Neural crest cells are first recognized at the lateral margin of the neural placode shortly after gastrulation, although they are not committed to their diverse fates until later. After dorsal closure of the neural tube, neural crest cells separate and migrate throughout the embryo to form many structures of ectodermal origin (eg, dorsal root and autonomic ganglia, peripheral nerve sheaths) and mesodermal origin (eg, blood vessels, melanocytes, adipose tissue, membranous bone, connective tissue, most of the ocular globe). Terminal differentiation occurs after migration is complete. Three regions of the neural tube generate neural crest: rhombencephalon, mesencephalon, and prosencephalon, each with a different migratory pattern. The most important genes promoting neural crest differentiation and migration are those with a dorsalizing influence in the vertical axis of the neural tube (eg, PAX3, BMP4, ZIC2), some segmentation genes (eg, WNT1), genes that inhibit neural crest (eg, EGR2), and neural crest—specific differentiating genes (eg, SLUG, SOX10). In the neurocutaneous syndromes, diverse features result from abnormal neural crest differentiation, providing a more encompassing embryologic basis for these disorders than the traditional view that these syndromes are somehow related to skin and brain because both are ectodermal derivatives.
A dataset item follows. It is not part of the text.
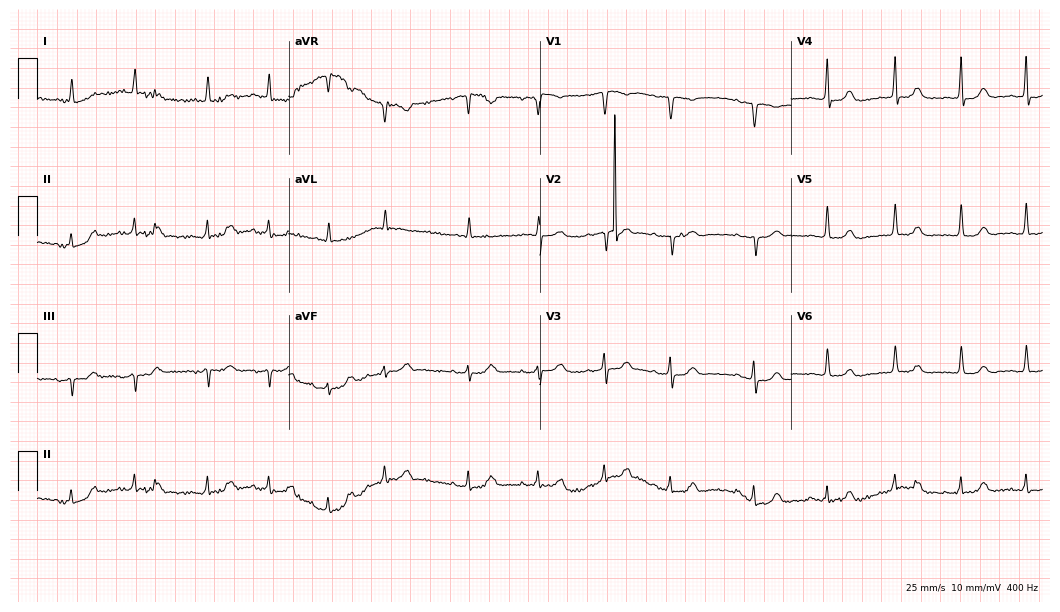
Resting 12-lead electrocardiogram (10.2-second recording at 400 Hz). Patient: a 74-year-old female. None of these six findings is recorded: first-degree AV block, right bundle branch block, left bundle branch block, sinus bradycardia, atrial fibrillation, sinus tachycardia. Only these six findings were labelled.

Abnormal angiogenesis, areas of abnormal pigmentation that sometimes follow the lines of Blashko, nerve sheath proliferations, disorders of chromaffin tissue, lipomes and benign and malignant tumors are frequent features. Many defective genes in neurocutaneous syndromes have an additional function as tumor suppressors. Interactions between genes associated with these disorders and others essential to neural crest formation, migration, and differentiation, are a likely molecular genetic basis for these diseases. The craniofacial abnormalities associated with many cerebral malformations and cutaneous lesions in some neurocutaneous syndromes emphasize an important inductive role of the neural tube in the development of non-neural tissues, mediated through neural crest. (J Child Neurol 2005;20:637—643).